- [Exercise objective]
Write out exactly the lines between the line containing "Partisan Monument, Skopje, Macedonia" and the end of the records, counting both ends, and leave out all pictures.

——————————

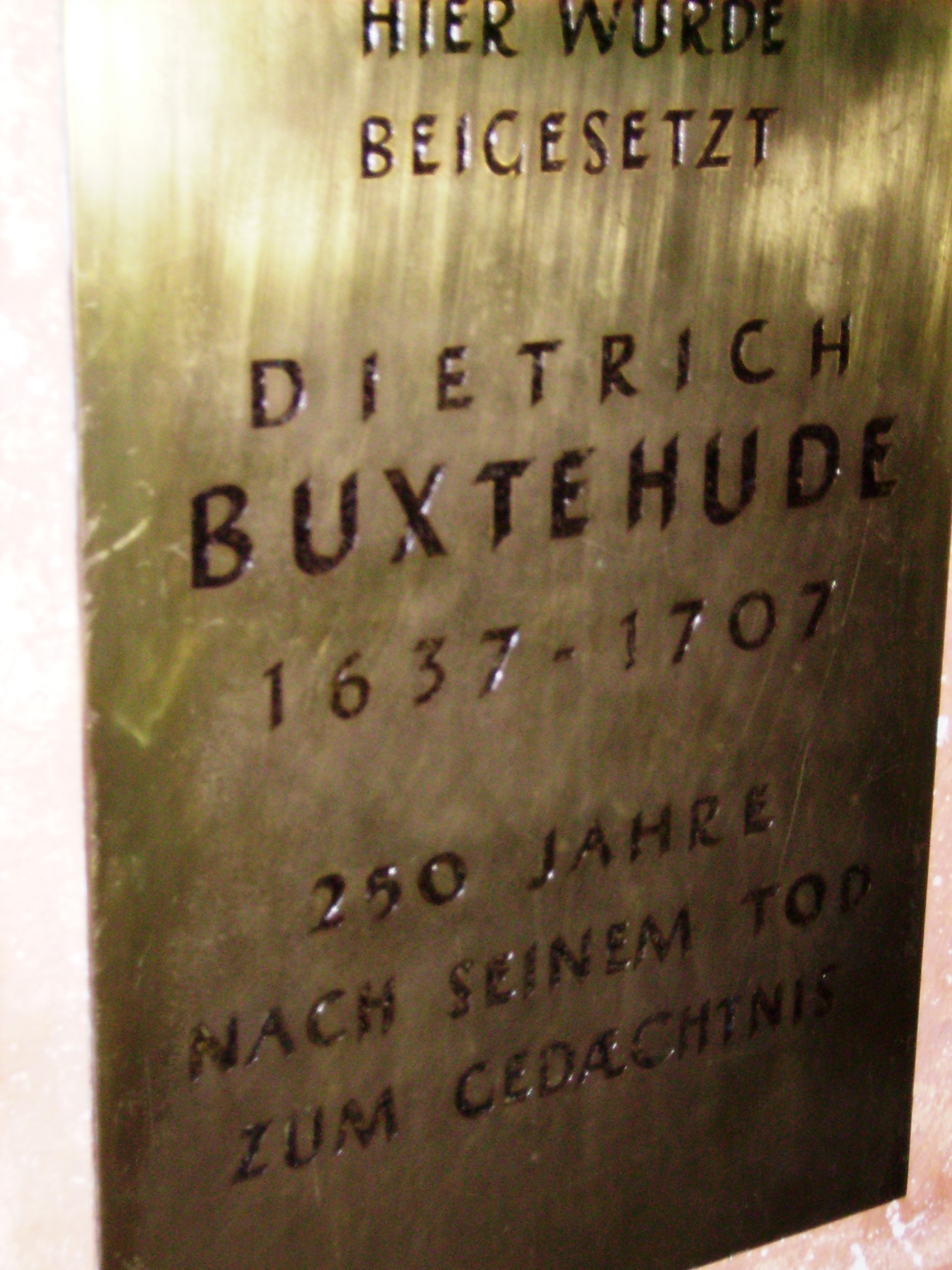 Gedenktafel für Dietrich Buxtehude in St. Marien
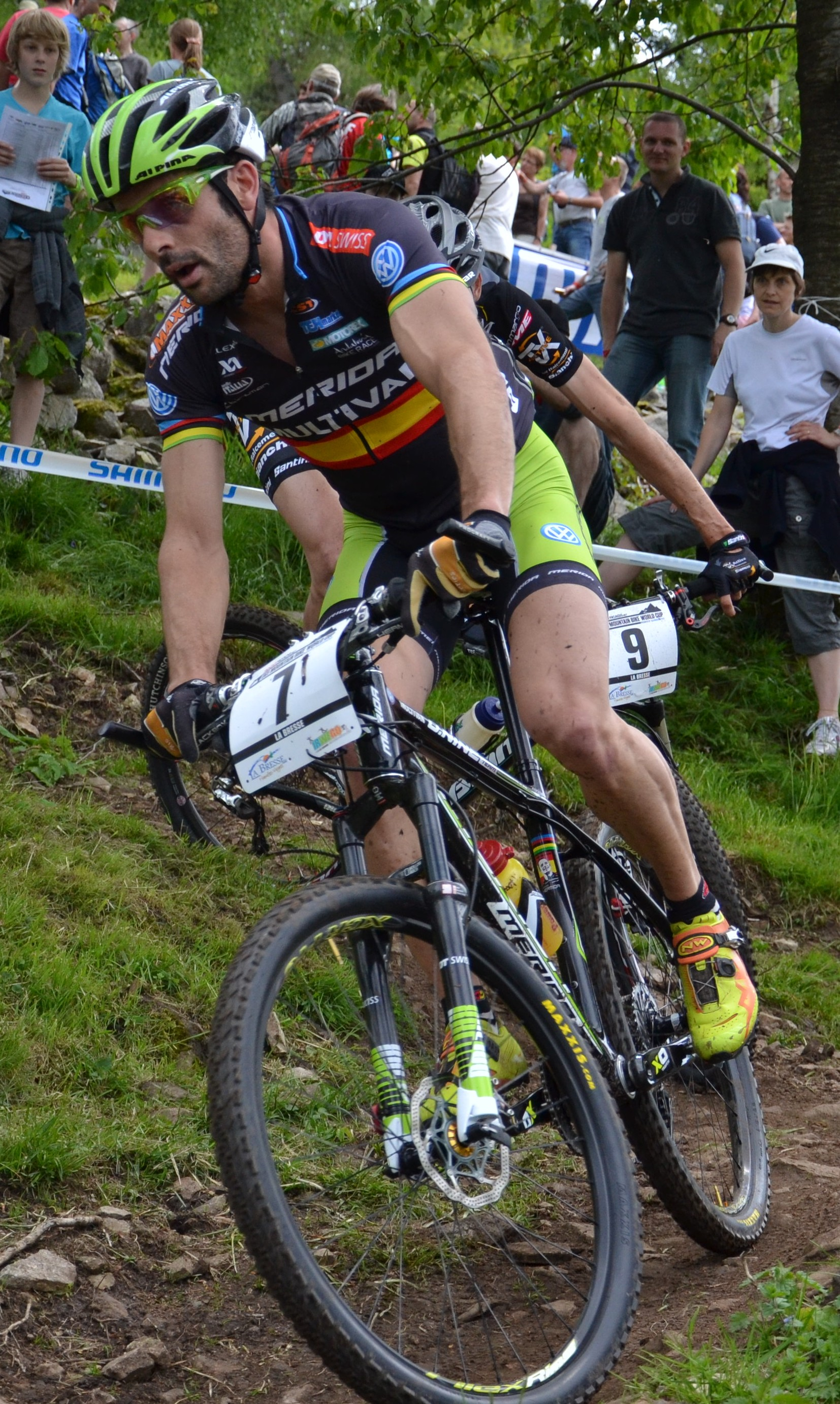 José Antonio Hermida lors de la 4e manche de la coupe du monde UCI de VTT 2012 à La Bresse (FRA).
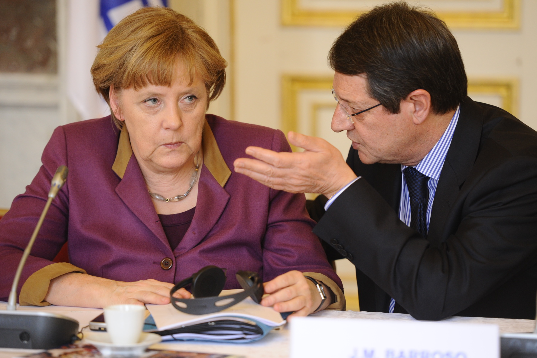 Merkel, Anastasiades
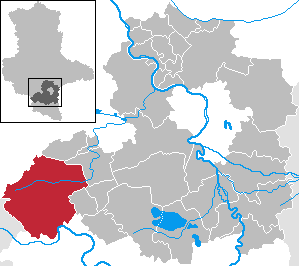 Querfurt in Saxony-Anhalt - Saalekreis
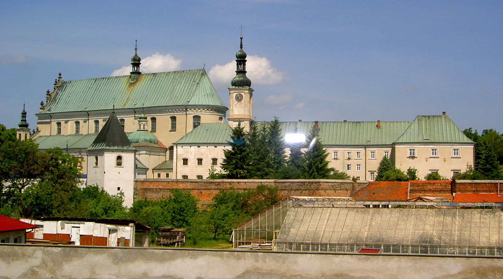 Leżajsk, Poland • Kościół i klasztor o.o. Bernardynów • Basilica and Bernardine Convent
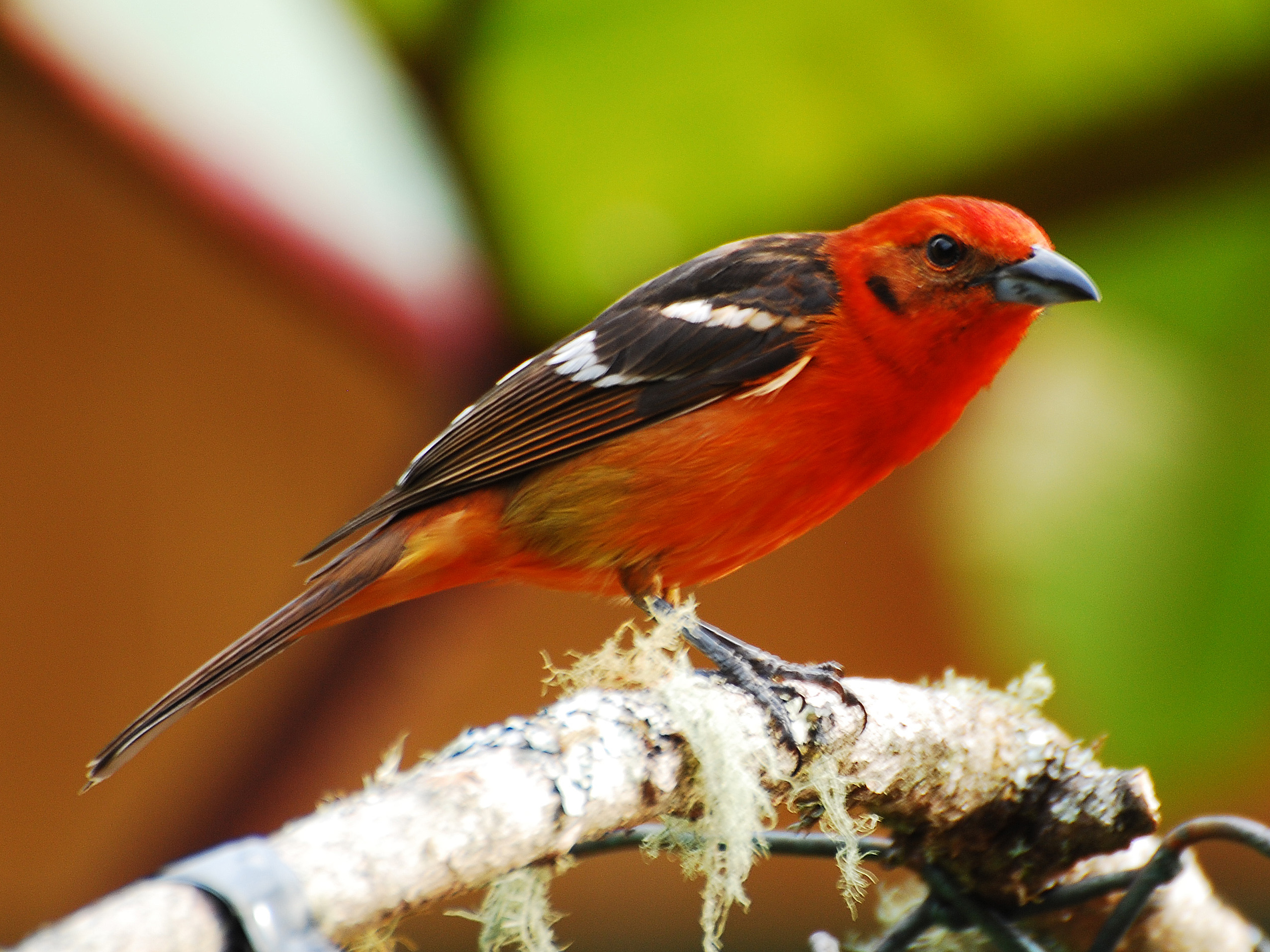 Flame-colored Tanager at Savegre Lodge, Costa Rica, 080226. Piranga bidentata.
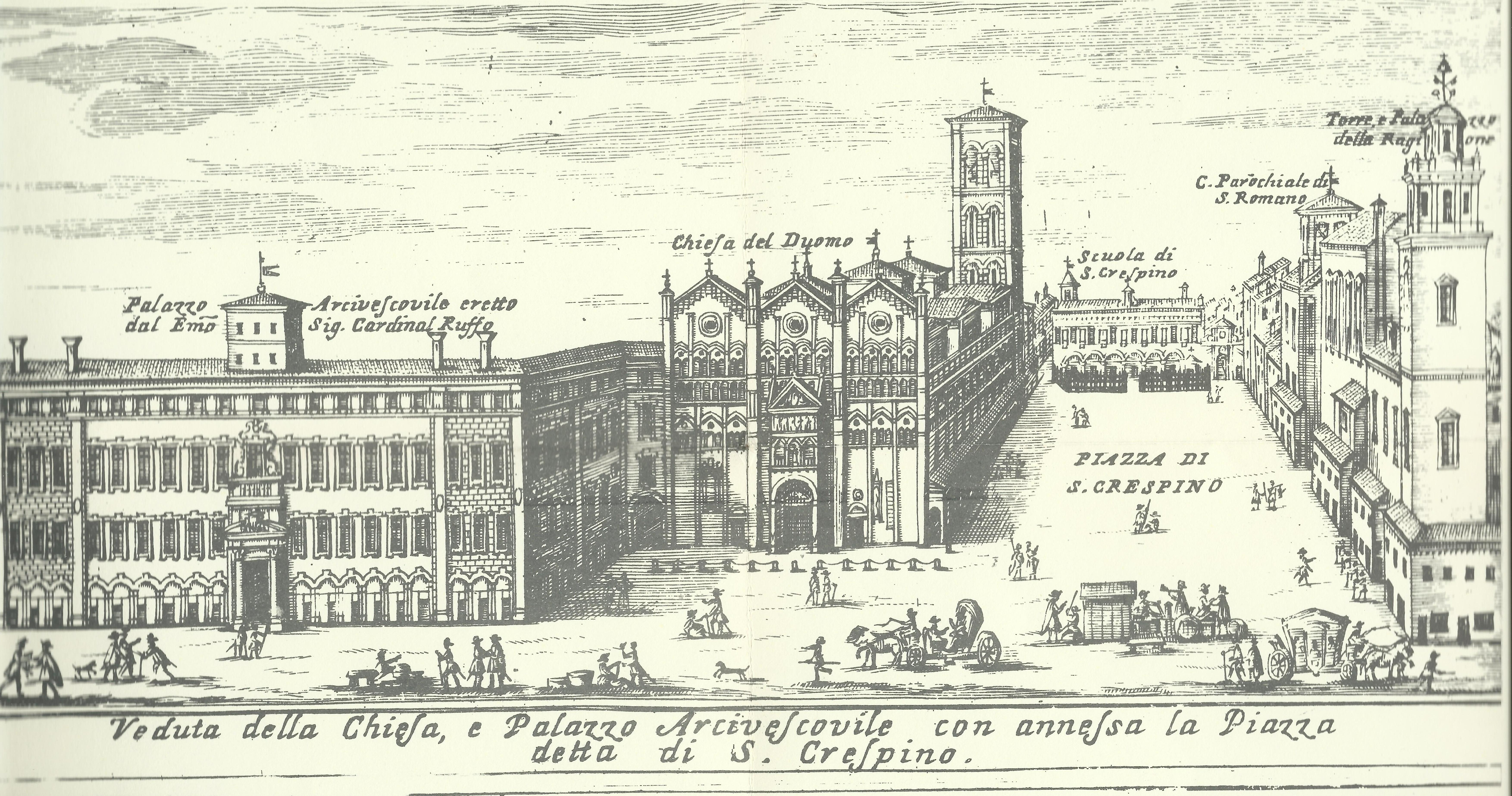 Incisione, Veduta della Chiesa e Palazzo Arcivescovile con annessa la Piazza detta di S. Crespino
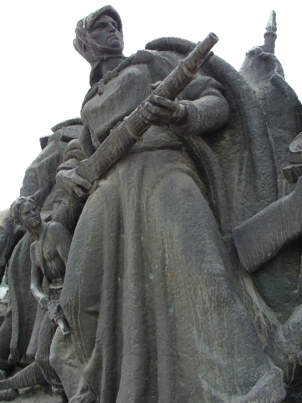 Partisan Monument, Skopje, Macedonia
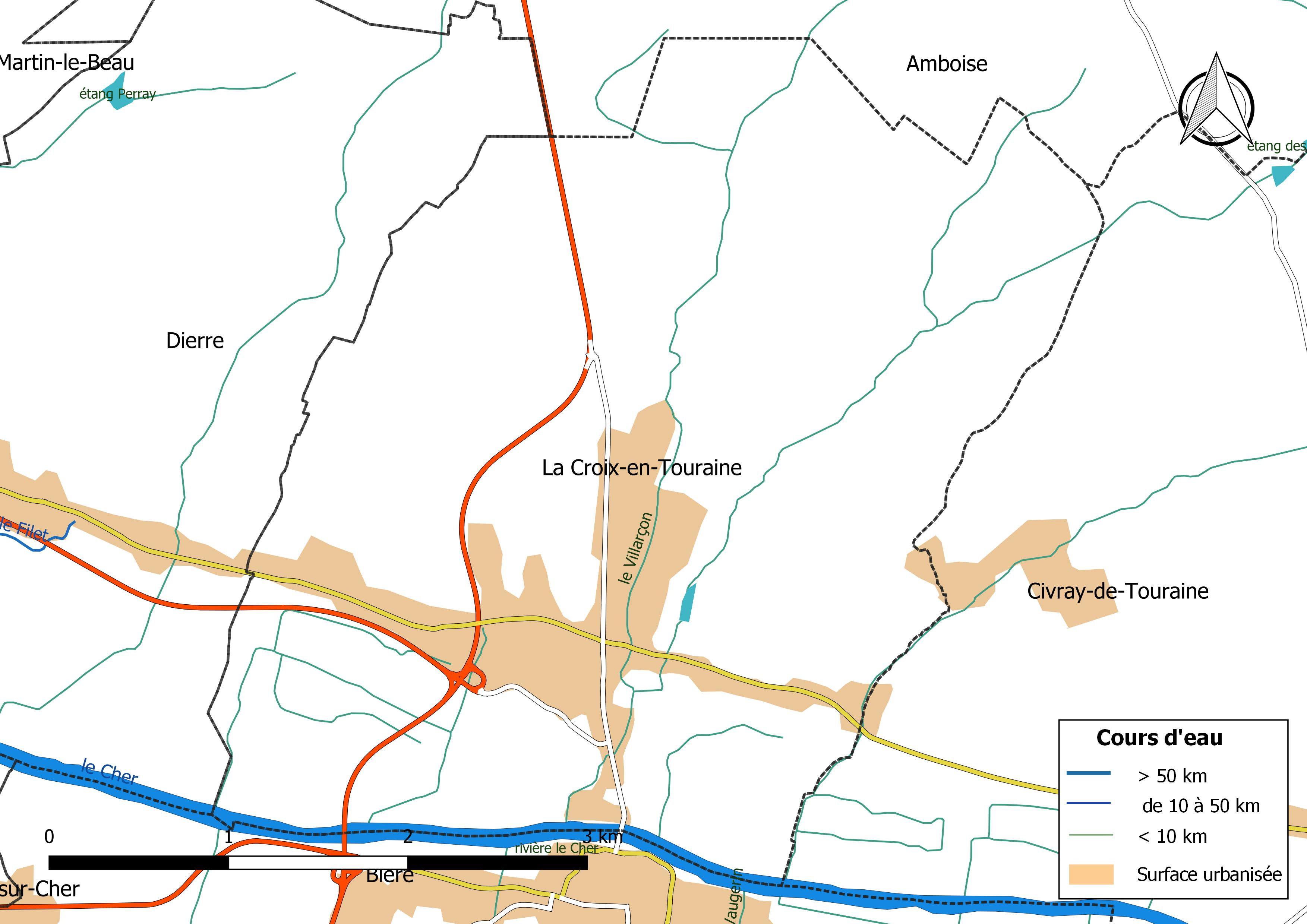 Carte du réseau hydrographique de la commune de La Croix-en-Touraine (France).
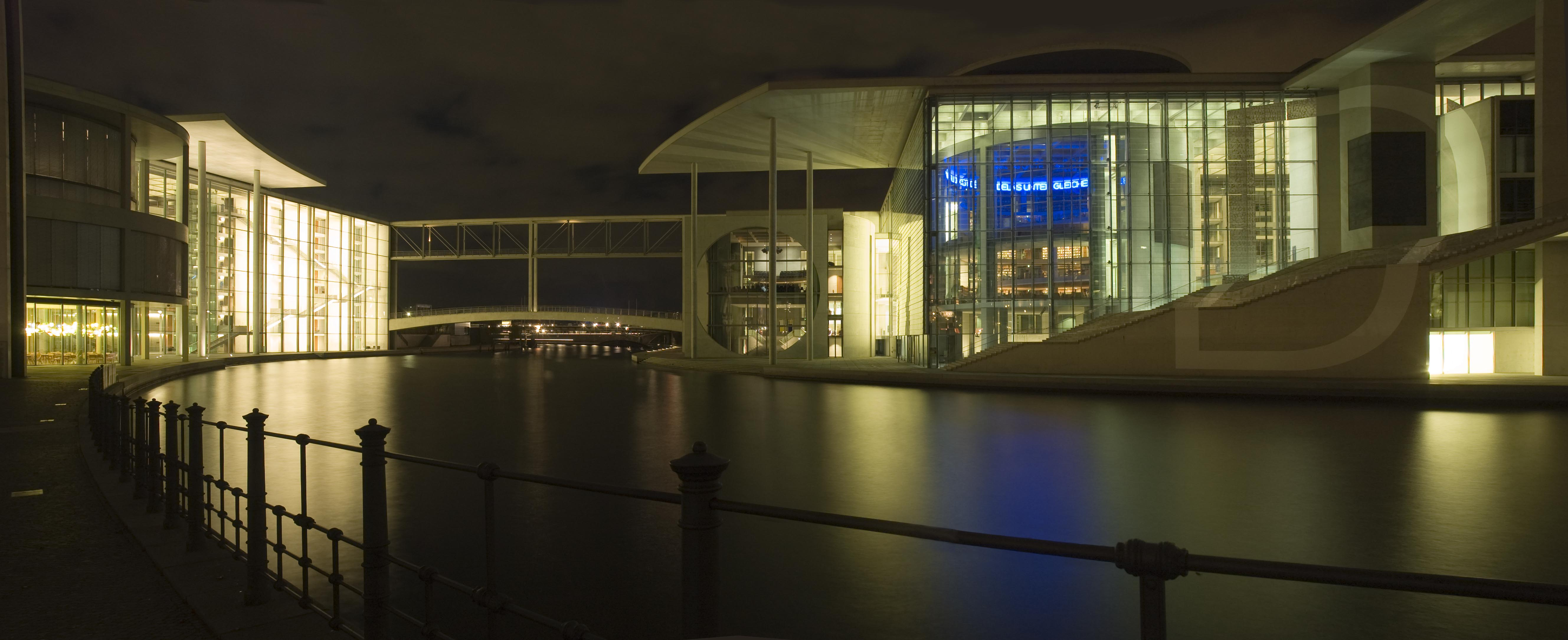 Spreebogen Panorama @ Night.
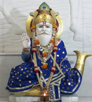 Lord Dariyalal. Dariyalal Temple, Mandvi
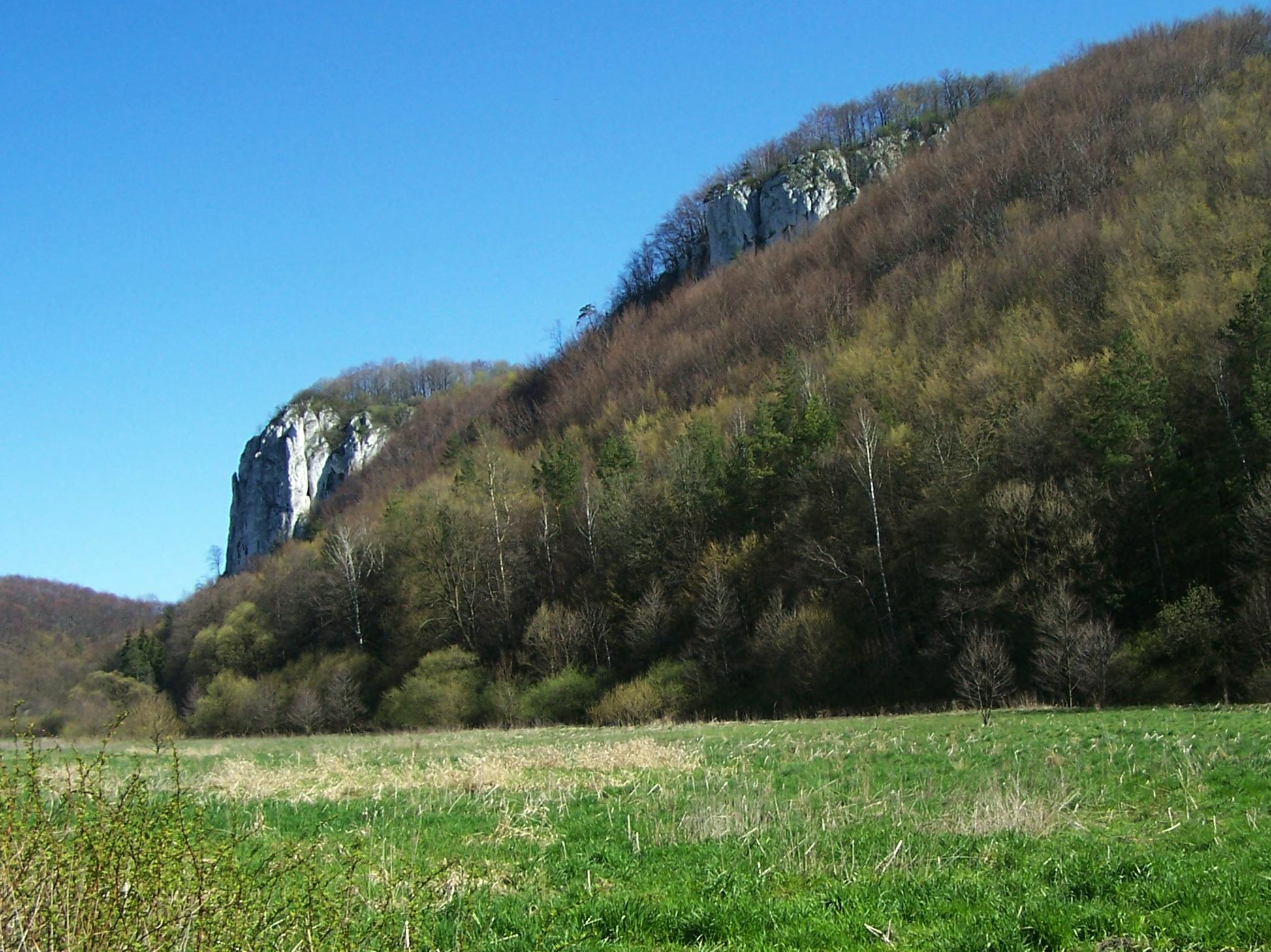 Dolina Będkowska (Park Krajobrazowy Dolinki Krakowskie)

——————————

- [Exercise output]
 Partisan Monument, Skopje, Macedonia
 Carte du réseau hydrographique de la commune de La Croix-en-Touraine (France).
 Spreebogen Panorama @ Night.
 Lord Dariyalal. Dariyalal Temple, Mandvi
 Dolina Będkowska (Park Krajobrazowy Dolinki Krakowskie)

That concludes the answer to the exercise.